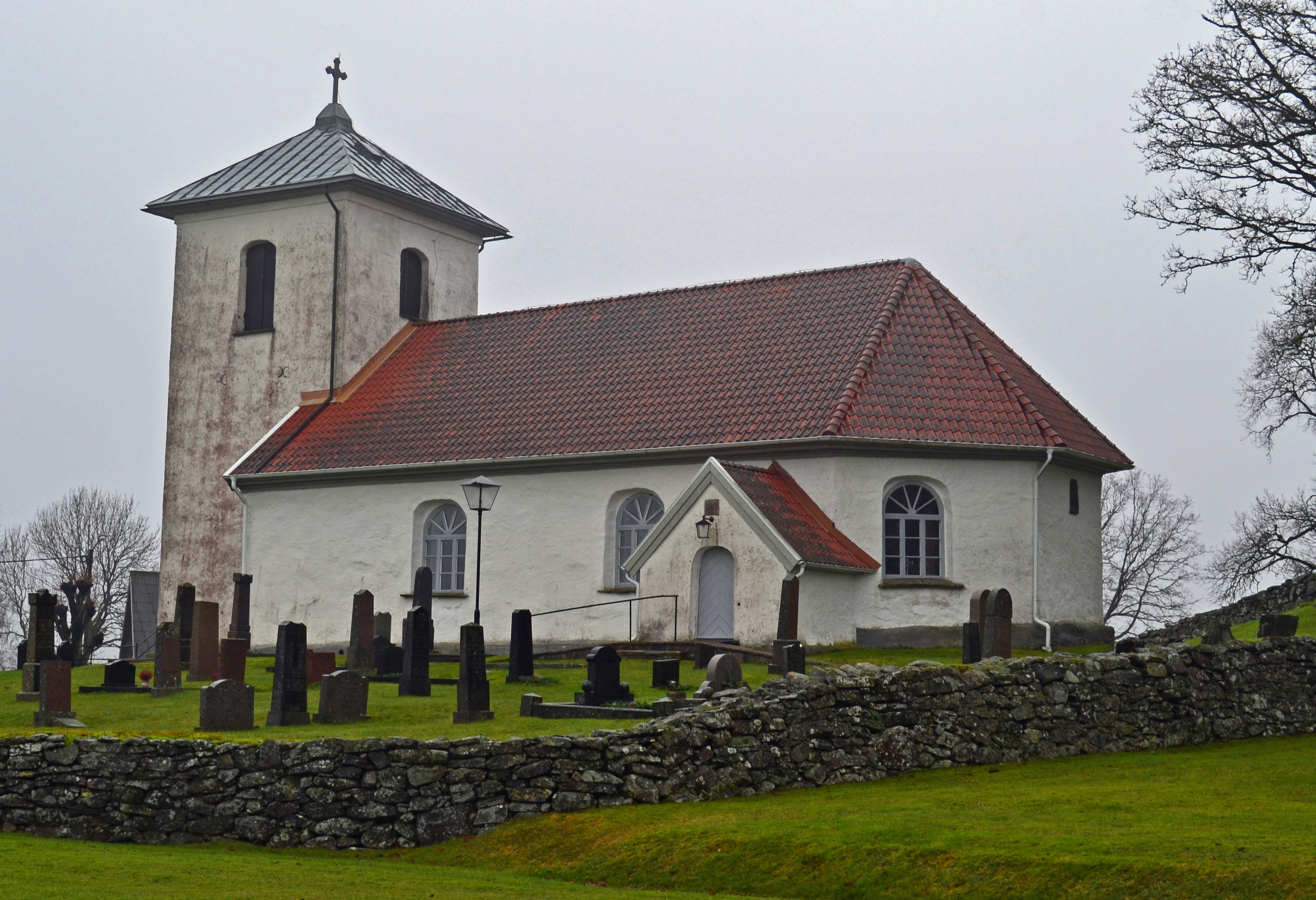 Kyrkan i Gunnarsjö.
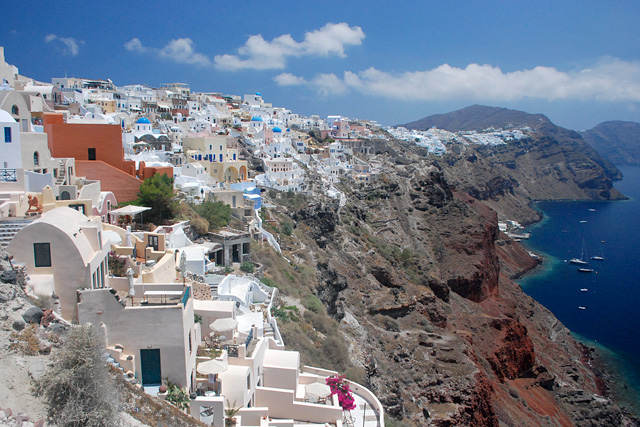 Ия
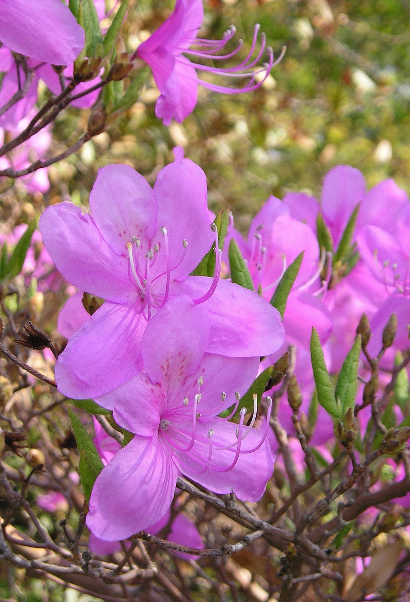 Netzadrige Azalee (Rhododendron farrerae) Botanischer Garten TU Dresden, April 2009
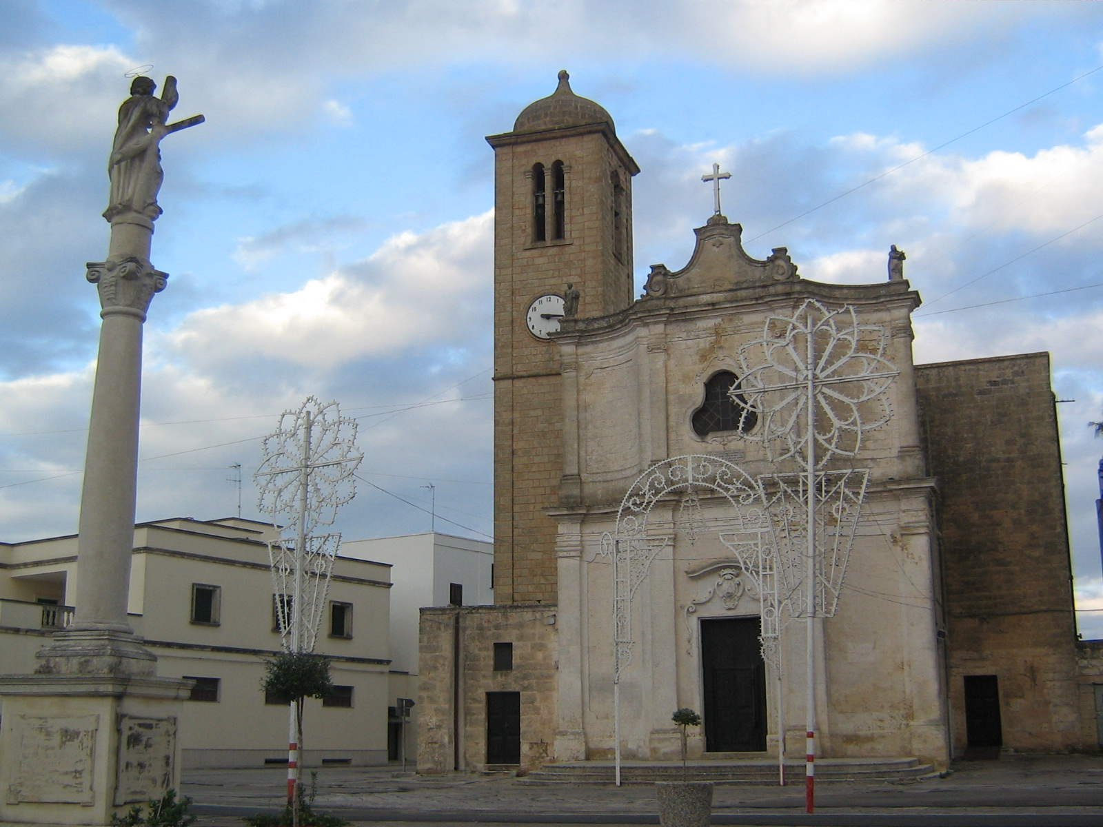 Caprarica del Capo, frazione di Tricase: la Chiesa Madre di Sant'Andrea.
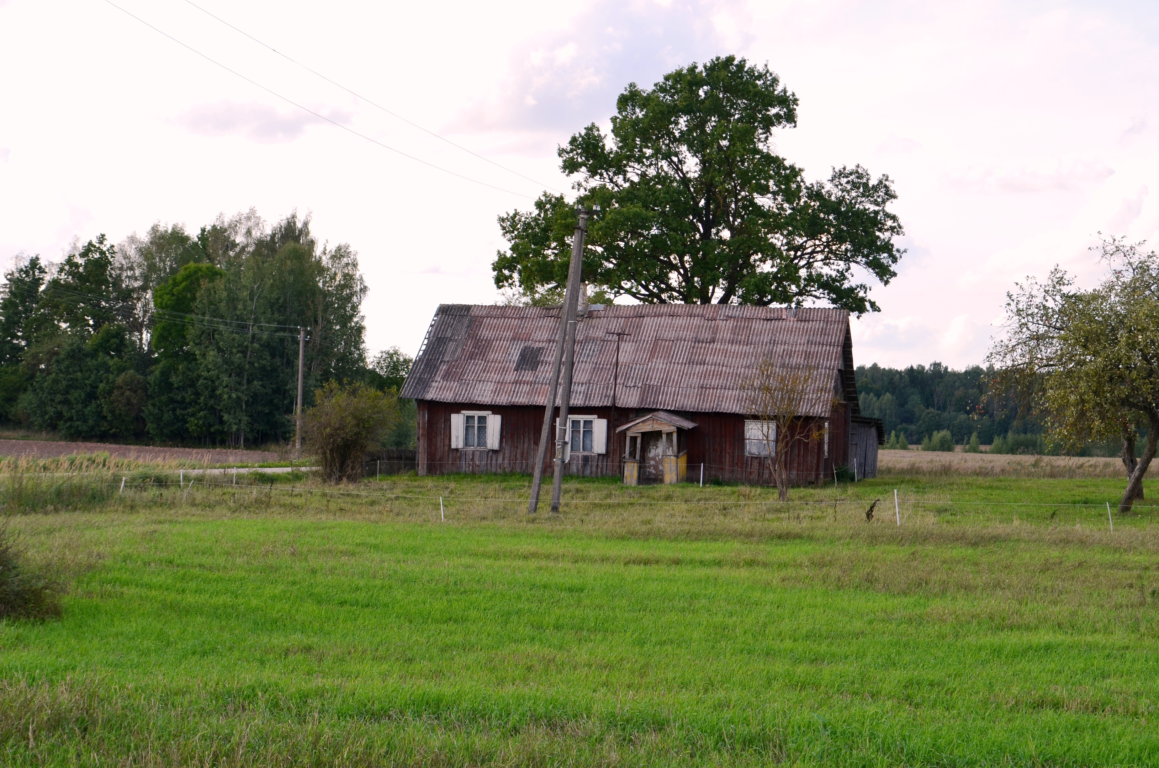 Legečiai, Radviliškio raj.
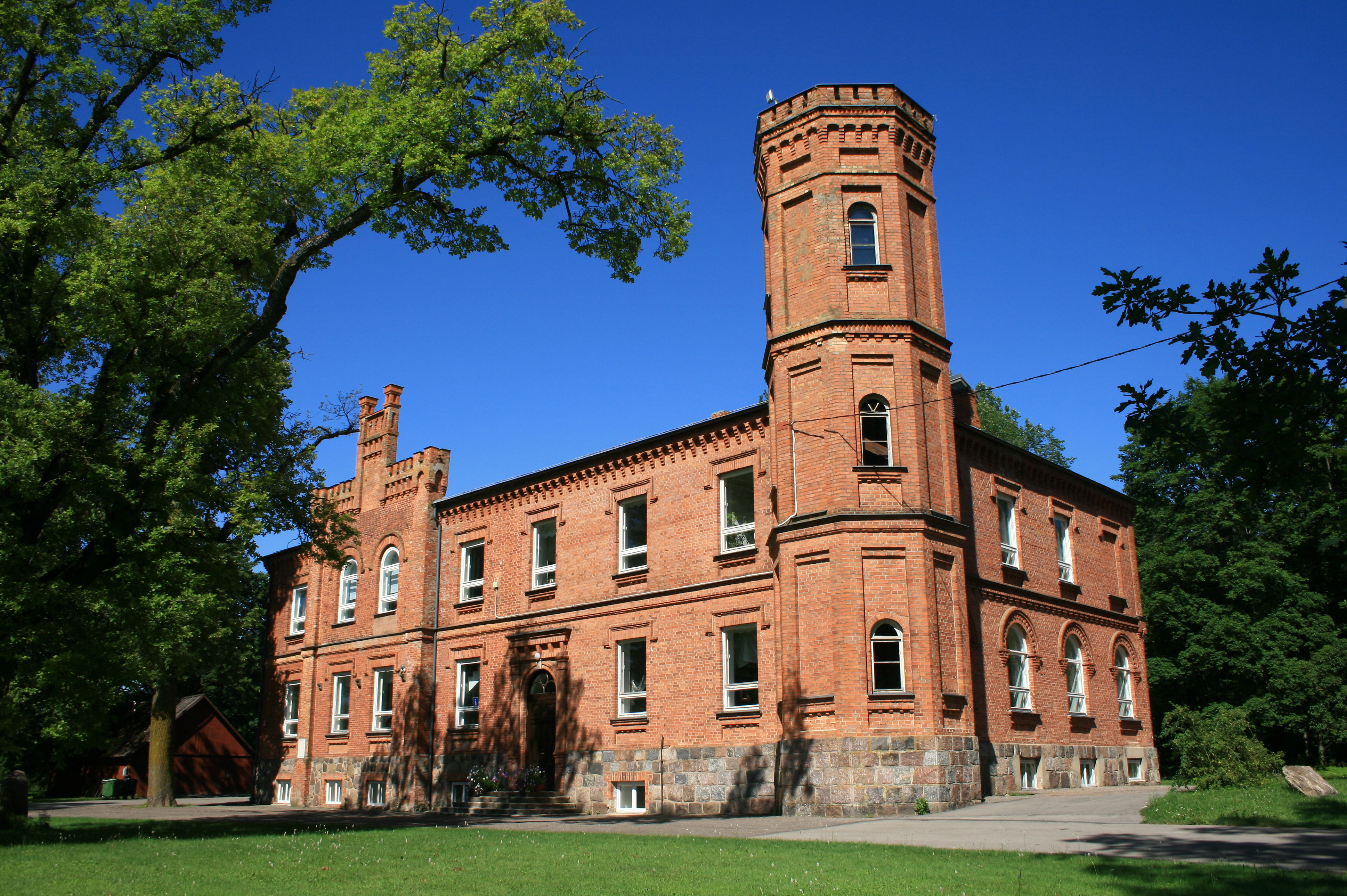 Hummuli mõisa peahoone
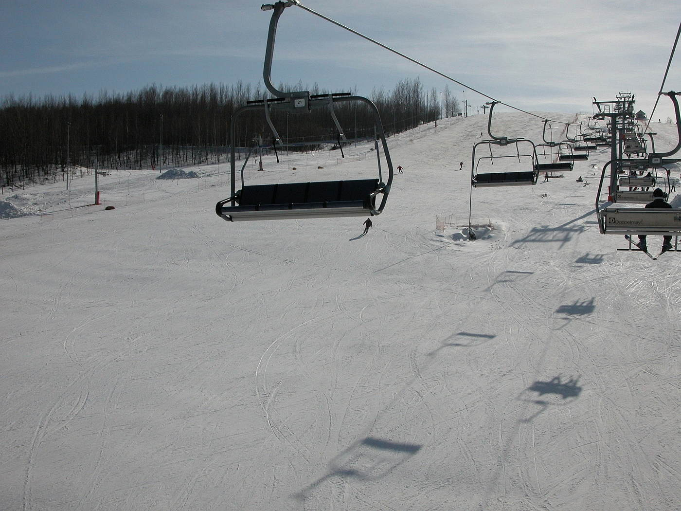 Góra Kamieńsk - nartostrada na zboczu zwałowiska Kopalni Węgla Brunatnego Bełchatów.
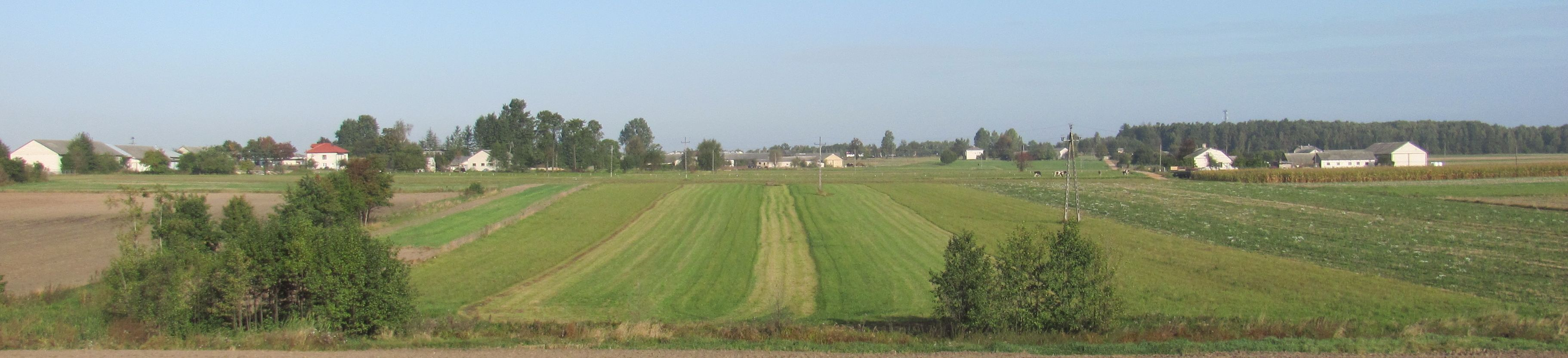 Północna część wsi Klukowo-Kolonia.
______________________________
= What the exercise asks =
Strip the images and return the remaining data exactly.

= Written response =
 Kyrkan i Gunnarsjö.
 Ия
 Netzadrige Azalee (Rhododendron farrerae) Botanischer Garten TU Dresden, April 2009
 Caprarica del Capo, frazione di Tricase: la Chiesa Madre di Sant'Andrea.
 Legečiai, Radviliškio raj.
 Hummuli mõisa peahoone
 Góra Kamieńsk - nartostrada na zboczu zwałowiska Kopalni Węgla Brunatnego Bełchatów.
 Północna część wsi Klukowo-Kolonia.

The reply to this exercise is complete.